▸ **ASSIGNMENT**:
In full and without alteration, write out the records.

▸ **EXERCISE DATA**:
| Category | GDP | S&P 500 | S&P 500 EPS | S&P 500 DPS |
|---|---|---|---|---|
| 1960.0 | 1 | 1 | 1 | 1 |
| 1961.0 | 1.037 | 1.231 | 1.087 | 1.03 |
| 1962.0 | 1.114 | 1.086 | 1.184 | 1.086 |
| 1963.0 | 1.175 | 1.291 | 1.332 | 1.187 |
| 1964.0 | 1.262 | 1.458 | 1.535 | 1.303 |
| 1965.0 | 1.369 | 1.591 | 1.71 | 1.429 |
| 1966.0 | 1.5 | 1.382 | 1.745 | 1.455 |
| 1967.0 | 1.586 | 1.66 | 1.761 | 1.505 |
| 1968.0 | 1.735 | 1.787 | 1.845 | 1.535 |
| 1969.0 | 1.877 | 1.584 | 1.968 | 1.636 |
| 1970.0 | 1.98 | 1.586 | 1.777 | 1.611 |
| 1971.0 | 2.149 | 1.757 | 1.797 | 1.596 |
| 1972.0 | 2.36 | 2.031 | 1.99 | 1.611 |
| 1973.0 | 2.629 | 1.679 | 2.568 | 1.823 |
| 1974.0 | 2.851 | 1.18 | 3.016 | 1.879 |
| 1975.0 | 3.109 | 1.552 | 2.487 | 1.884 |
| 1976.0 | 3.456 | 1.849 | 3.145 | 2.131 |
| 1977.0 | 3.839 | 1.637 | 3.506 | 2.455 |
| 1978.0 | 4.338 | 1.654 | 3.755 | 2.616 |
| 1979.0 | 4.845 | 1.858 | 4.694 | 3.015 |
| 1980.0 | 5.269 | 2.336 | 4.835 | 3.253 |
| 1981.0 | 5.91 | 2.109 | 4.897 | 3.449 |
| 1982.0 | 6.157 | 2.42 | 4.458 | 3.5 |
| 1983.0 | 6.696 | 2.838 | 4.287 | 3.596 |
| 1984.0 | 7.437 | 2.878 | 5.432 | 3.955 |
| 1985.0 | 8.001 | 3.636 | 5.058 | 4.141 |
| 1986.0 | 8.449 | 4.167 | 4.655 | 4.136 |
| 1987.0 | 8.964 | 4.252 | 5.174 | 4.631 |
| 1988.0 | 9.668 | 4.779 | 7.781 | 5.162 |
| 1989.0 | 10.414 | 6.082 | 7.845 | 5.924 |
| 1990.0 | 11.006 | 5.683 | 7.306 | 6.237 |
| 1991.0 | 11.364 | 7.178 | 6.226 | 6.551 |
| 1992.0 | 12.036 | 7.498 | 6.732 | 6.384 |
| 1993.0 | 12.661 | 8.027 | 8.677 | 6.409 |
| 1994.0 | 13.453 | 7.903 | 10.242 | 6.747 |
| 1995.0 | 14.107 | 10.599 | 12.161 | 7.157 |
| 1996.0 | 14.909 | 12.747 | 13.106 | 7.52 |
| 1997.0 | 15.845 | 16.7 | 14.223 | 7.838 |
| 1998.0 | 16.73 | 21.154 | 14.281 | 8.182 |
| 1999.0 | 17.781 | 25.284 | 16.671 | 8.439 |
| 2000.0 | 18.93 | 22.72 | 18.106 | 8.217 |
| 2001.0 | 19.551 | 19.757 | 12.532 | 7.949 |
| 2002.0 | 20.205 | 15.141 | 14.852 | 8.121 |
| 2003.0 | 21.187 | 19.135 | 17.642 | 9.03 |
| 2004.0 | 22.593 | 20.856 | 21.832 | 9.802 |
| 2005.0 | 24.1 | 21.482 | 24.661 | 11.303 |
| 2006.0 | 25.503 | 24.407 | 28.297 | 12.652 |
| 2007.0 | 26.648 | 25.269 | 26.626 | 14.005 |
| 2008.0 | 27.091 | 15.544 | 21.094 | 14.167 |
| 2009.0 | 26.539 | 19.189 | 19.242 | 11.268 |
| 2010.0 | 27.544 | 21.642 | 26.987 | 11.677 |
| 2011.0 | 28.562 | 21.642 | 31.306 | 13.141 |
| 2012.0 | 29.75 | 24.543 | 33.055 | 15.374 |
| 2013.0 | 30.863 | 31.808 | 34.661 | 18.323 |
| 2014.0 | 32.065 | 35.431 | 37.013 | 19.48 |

▸ **ANSWER BOX**:
| Category | GDP | S&P 500 | S&P 500 EPS | S&P 500 DPS |
|---|---|---|---|---|
| 1960.0 | 1 | 1 | 1 | 1 |
| 1961.0 | 1.037 | 1.231 | 1.087 | 1.03 |
| 1962.0 | 1.114 | 1.086 | 1.184 | 1.086 |
| 1963.0 | 1.175 | 1.291 | 1.332 | 1.187 |
| 1964.0 | 1.262 | 1.458 | 1.535 | 1.303 |
| 1965.0 | 1.369 | 1.591 | 1.71 | 1.429 |
| 1966.0 | 1.5 | 1.382 | 1.745 | 1.455 |
| 1967.0 | 1.586 | 1.66 | 1.761 | 1.505 |
| 1968.0 | 1.735 | 1.787 | 1.845 | 1.535 |
| 1969.0 | 1.877 | 1.584 | 1.968 | 1.636 |
| 1970.0 | 1.98 | 1.586 | 1.777 | 1.611 |
| 1971.0 | 2.149 | 1.757 | 1.797 | 1.596 |
| 1972.0 | 2.36 | 2.031 | 1.99 | 1.611 |
| 1973.0 | 2.629 | 1.679 | 2.568 | 1.823 |
| 1974.0 | 2.851 | 1.18 | 3.016 | 1.879 |
| 1975.0 | 3.109 | 1.552 | 2.487 | 1.884 |
| 1976.0 | 3.456 | 1.849 | 3.145 | 2.131 |
| 1977.0 | 3.839 | 1.637 | 3.506 | 2.455 |
| 1978.0 | 4.338 | 1.654 | 3.755 | 2.616 |
| 1979.0 | 4.845 | 1.858 | 4.694 | 3.015 |
| 1980.0 | 5.269 | 2.336 | 4.835 | 3.253 |
| 1981.0 | 5.91 | 2.109 | 4.897 | 3.449 |
| 1982.0 | 6.157 | 2.42 | 4.458 | 3.5 |
| 1983.0 | 6.696 | 2.838 | 4.287 | 3.596 |
| 1984.0 | 7.437 | 2.878 | 5.432 | 3.955 |
| 1985.0 | 8.001 | 3.636 | 5.058 | 4.141 |
| 1986.0 | 8.449 | 4.167 | 4.655 | 4.136 |
| 1987.0 | 8.964 | 4.252 | 5.174 | 4.631 |
| 1988.0 | 9.668 | 4.779 | 7.781 | 5.162 |
| 1989.0 | 10.414 | 6.082 | 7.845 | 5.924 |
| 1990.0 | 11.006 | 5.683 | 7.306 | 6.237 |
| 1991.0 | 11.364 | 7.178 | 6.226 | 6.551 |
| 1992.0 | 12.036 | 7.498 | 6.732 | 6.384 |
| 1993.0 | 12.661 | 8.027 | 8.677 | 6.409 |
| 1994.0 | 13.453 | 7.903 | 10.242 | 6.747 |
| 1995.0 | 14.107 | 10.599 | 12.161 | 7.157 |
| 1996.0 | 14.909 | 12.747 | 13.106 | 7.52 |
| 1997.0 | 15.845 | 16.7 | 14.223 | 7.838 |
| 1998.0 | 16.73 | 21.154 | 14.281 | 8.182 |
| 1999.0 | 17.781 | 25.284 | 16.671 | 8.439 |
| 2000.0 | 18.93 | 22.72 | 18.106 | 8.217 |
| 2001.0 | 19.551 | 19.757 | 12.532 | 7.949 |
| 2002.0 | 20.205 | 15.141 | 14.852 | 8.121 |
| 2003.0 | 21.187 | 19.135 | 17.642 | 9.03 |
| 2004.0 | 22.593 | 20.856 | 21.832 | 9.802 |
| 2005.0 | 24.1 | 21.482 | 24.661 | 11.303 |
| 2006.0 | 25.503 | 24.407 | 28.297 | 12.652 |
| 2007.0 | 26.648 | 25.269 | 26.626 | 14.005 |
| 2008.0 | 27.091 | 15.544 | 21.094 | 14.167 |
| 2009.0 | 26.539 | 19.189 | 19.242 | 11.268 |
| 2010.0 | 27.544 | 21.642 | 26.987 | 11.677 |
| 2011.0 | 28.562 | 21.642 | 31.306 | 13.141 |
| 2012.0 | 29.75 | 24.543 | 33.055 | 15.374 |
| 2013.0 | 30.863 | 31.808 | 34.661 | 18.323 |
| 2014.0 | 32.065 | 35.431 | 37.013 | 19.48 |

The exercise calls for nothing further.